On another occasion the author saw an American toad disposing of an earthworm in the following way. The worm was so long that it had to be swallowed by sections. But, while one end was in the toad's stomach, the other end was coiled about his head. "He waited until the worm's writhings gave him a chance, and swallowed half an inch; then, taking a nip with his jaws, waited for a chance to draw in another half-inch. But there were so many half-inches to dispose of that at length his jaws grew tired, lost their firmness of grip, and the worm crawled out five-eighths of an inch between each half-inch swallowing. The toad, perceiving this, brought his right hand to his jaws, grasping his abdomen with his foot, and, by a little effort getting hold of the worm in his stomach from the outside, he thus, by his foot, held fast to what he had gained by each swallow, and presently succeeded in getting the worm entirely down."

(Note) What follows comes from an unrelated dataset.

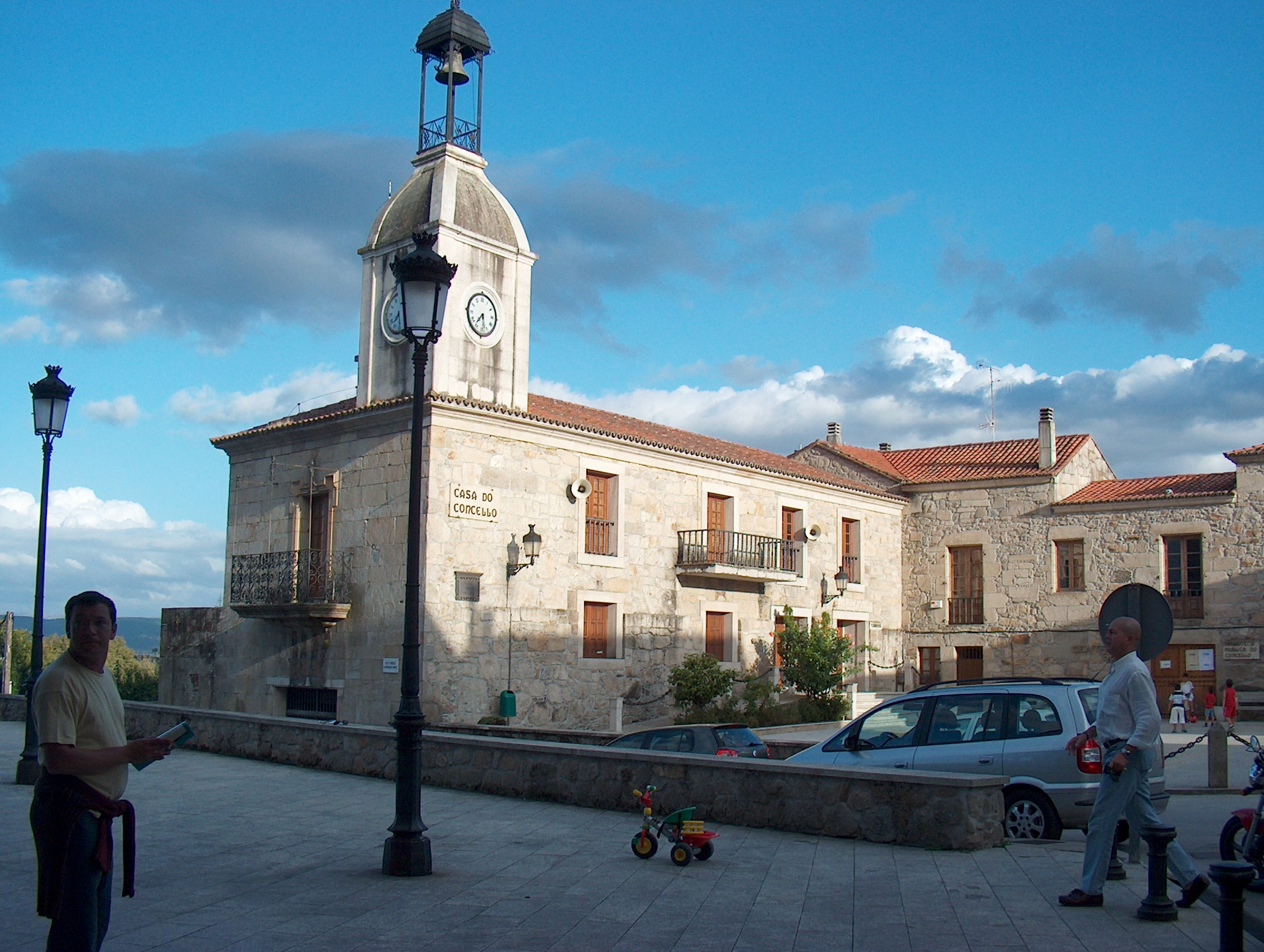 Casa do Consello de Ferreira do Pantón

The Sun's Envelope.—Prof. Charles A. Young's paper, read at the American Association, on a liquid solar crust, led to a very animated discussion. The author is inclined to hold, with Faye, Secchi, and others, that the sun is mainly gaseous. At the same time, the eruptions which are continually occurring on its surface almost compel the supposition that there is a crust of some kind which retains the imprisoned gases, and through which they force their way in jets with great violence. According to the author, this crust may consist of a more or less continuous sheet of descending rain—that is, a downfall of the condensed vapors of those materials which we know from the spectroscope exist in the sun. The continuous efflux of the solar heat is equivalent to the supply that would be developed by the condensation from steam to water of a layer of about five feet thick over the whole surface of the sun every minute of time. As this tremendous rain descends, the velocity of the falling drops would be retarded by the resistance of the denser gases underneath; the drops would coalesce until a continuous sheet would be formed; and these sheets would unite and form a sort of bottomless ocean resting on the compressed vapors beneath, and pierced by innumerable ascending jets and bubbles. It would have an approximately constant depth, because it would turn to vapor at the bottom as rapidly as it grew at the surface, though probably the thickness of this crust would continually increase at a slow rate, and its whole diameter grow less.

In other words, Dr. Young would regard the sun as an enormous bubble whose walls are steadily thickening, and its diameter ever lessening, in proportion to the loss of heat. The hypothesis offers no peculiar explanation of the sun-spots, but will agree with any of the current explanations of that phenomenon.